2) Mencantumkan penulisnya termasuk bentuk amanah Ilmiah
Tentu ada perasaan “sesuatu” jika tiba-tiba tulisan kita menyebar tanpa ada tulisan penulisnya, walaupun hikmahnya di sisi lain kita senang karena bisa lebih ikhlas.
Jika kita tidak suka diperlakukan demikian, maka jangan memperlakukan saudara seperti demikian juga [1]
Bahkan ada kasus di mana penulis aslinya dituduh sebagai plagiat dan memcontek tulisan orang lain
3) Mencantumkan penulisnya juga memudahkan untuk klarifikasi dan memberikan masukan kepada penulisnya jika ada kesalahan atau masukan
Terlebih masalah agama yang jika salah maka dampaknya bisa berbahaya dan perlu dikoreksi.

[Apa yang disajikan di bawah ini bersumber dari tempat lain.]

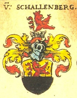 Wappen Schallenberg aus: Johann Siebmacher: New Wappenbuch eingescannt aus: Horst Appuhn (Hrsg.), Johann Siebmachers Wappenbuch. Die bibliophilen Taschenbücher 538, 2. verb. Aufl , Dortmund 1989 Österreichische Blatt 37

Ulama menjelaskan bahwa dosa terbesar bahkan di atas kesyirikan adalah berkata-kata atas nama Allah (atas nama agama) padahal dia tidak mengetahui dan salah [2]

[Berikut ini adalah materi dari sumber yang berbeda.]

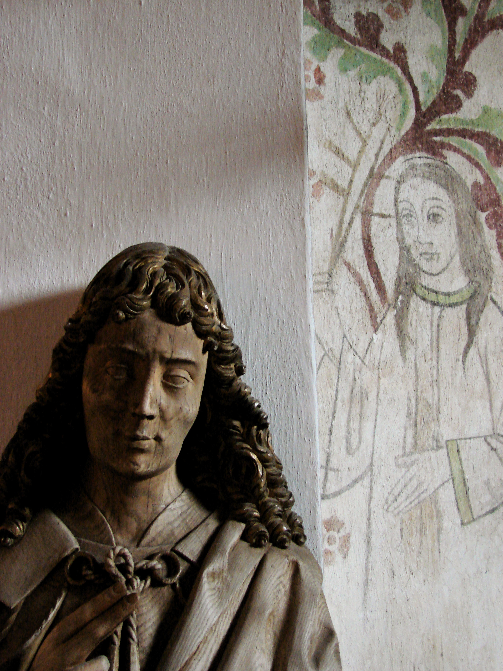 Detaljer af træskulptur og kalkmaleri fra Roskilde Domkirke, Roskilde, Sjælland

4) Jika tidak tahu penulisnya, sebaiknya tuliskan keterangan anda meng-copas, sehingga tidak disangka anda penulisnya
Lebih baik lagi tuliskan doa kebaikan kepada penulisnya
misal “semoga berkah bagi penulis tulisan ini”

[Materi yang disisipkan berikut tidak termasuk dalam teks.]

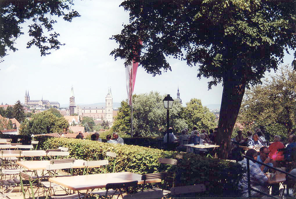 Bierkeller der Brauerei Spezial in Bamberg
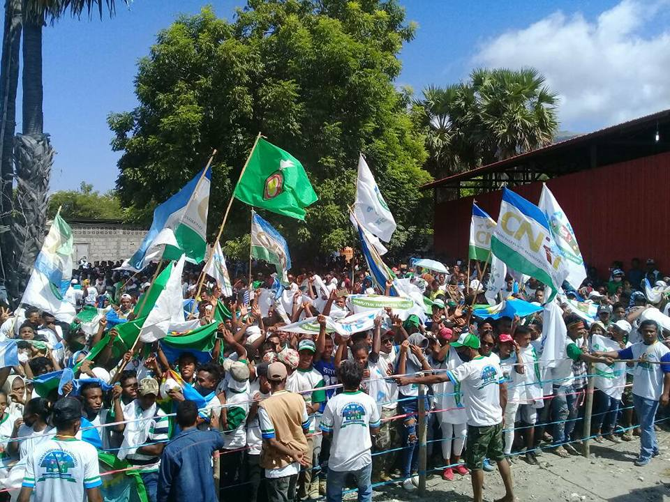 Wahlkampfveranstaltung der AMP auf Atauro, Oecusse, Osttimor
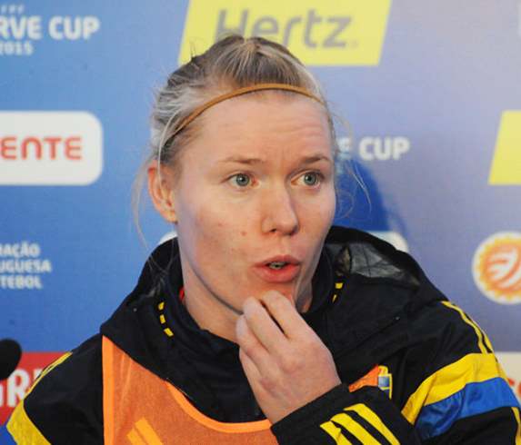 a_135_6188

5) Tindakan sangat tidak terpuji jika mengaku-ngaku tulisan orang lain sebagai tulisan sendiri atau melakukan plagiat/pembajakan
Selebihnya silahkan baca tulisan kami mengenai cara menunaikan amanat ilmiah:
Demikian semoga bermanfaat
@Masjid Raya Sumbawa Besar
Penyusun: Raehanul Bahraen
Artikel www.muslimafiyah.com
Catatan kaki:
[1] Perlakukan saudaramu sebagaimana kita ingin diperlakukan,
Rasulullah shallallahu alaihi wa sallam bersabda,
ﻻَ ﻳُﺆْﻣِﻦُ ﺃَﺣَﺪُﻛُﻢْ ﺣَﺘَّﻰ ﻳُﺤِﺐَّ ﻷَﺧِﻴْﻪِ ﻣَﺎ ﻳُﺤِﺐُّ ﻟِﻨَﻔْﺴِﻪِ
“Tidaklah seseorang dari kalian sempurna imannya, sampai ia mencintai untuk saudaranya sesuatu yang ia cintai untuk dirinya”.(HR. Bukhari)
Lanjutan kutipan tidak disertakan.